URLs: https://github.com/judydnguyen/pbp-backdoor-purification-official
Authors: Proma Hossain Progga, Md. Jobayer Rahman, Swapnil Biswas, Md. Shakil Ahmed, Arif Reza Anwary, Swakkhar Shatabda
Abstract: Gait recognition is a significant biometric technique for person identification, particularly in scenarios where other physiological biometrics are impractical or ineffective. In this paper, we address the challenges associated with gait recognition and present a novel approach to improve its accuracy and reliability.
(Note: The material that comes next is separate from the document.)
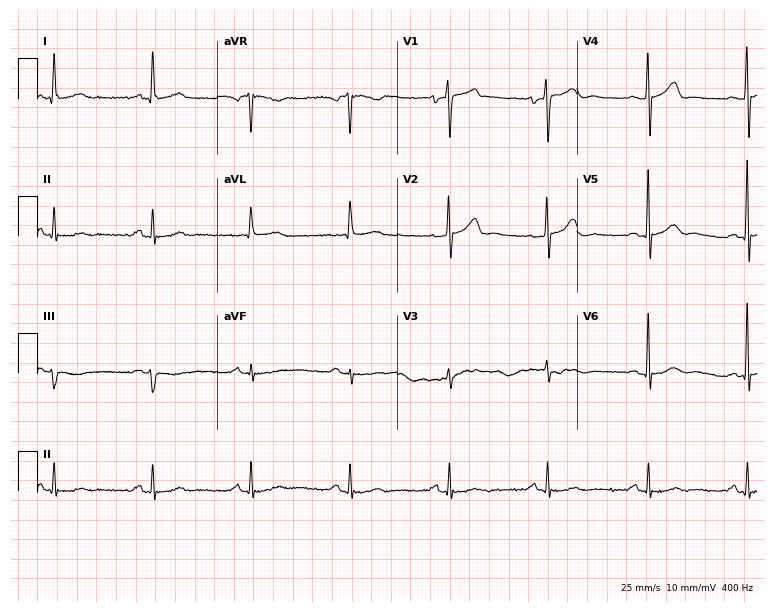
12-lead ECG (7.3-second recording at 400 Hz) from a male patient, 60 years old. Screened for six findings — first-degree AV block, right bundle branch block, left bundle branch block, sinus bradycardia, atrial fibrillation, sinus tachycardia — none is recorded. Only these six findings were labelled.
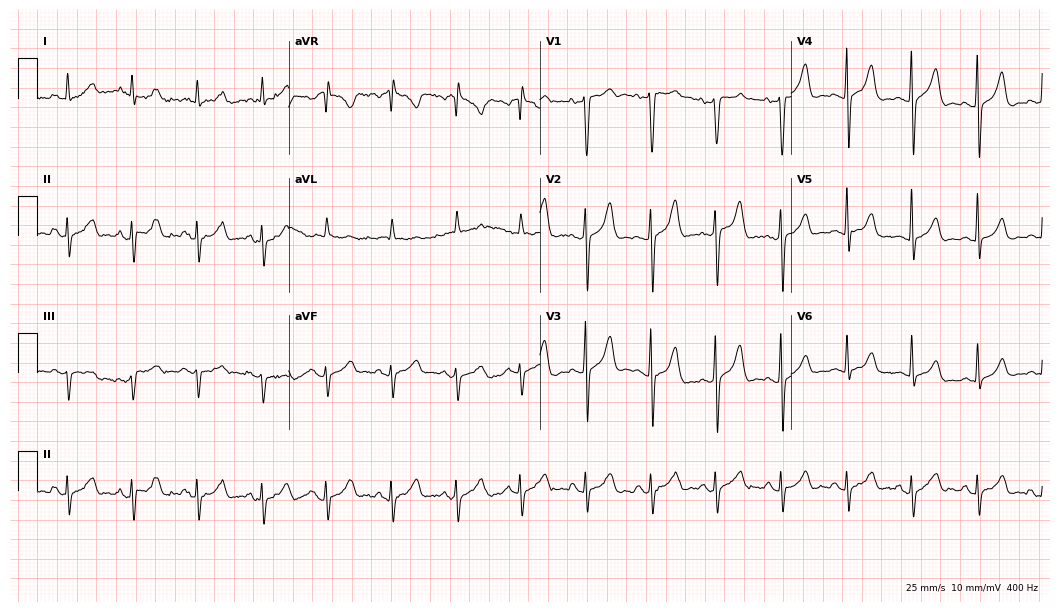
12-lead ECG (10.2-second recording at 400 Hz) from an 80-year-old woman. Screened for six findings — first-degree AV block, right bundle branch block, left bundle branch block, sinus bradycardia, atrial fibrillation, sinus tachycardia — none is recorded. Other findings, if any, are not listed.

The proposed method leverages advanced techniques, including sequential gait landmarks obtained through the Mediapipe pose estimation model, Procrustes analysis for alignment, and a Siamese biGRU-dualStack Neural Network architecture for capturing temporal dependencies. Extensive experiments were conducted on large-scale cross-view datasets to demonstrate the effectiveness of the approach, achieving high recognition accuracy compared to other models. The model demonstrated accuracies of 95.7%, 94.44%, 87.71%, and 86.6% on CASIA-B, SZU RGB-D, OU-MVLP, and Gait3D datasets respectively. The results highlight the potential applications of the proposed method in various practical domains, indicating its significant contribution to the field of gait recognition.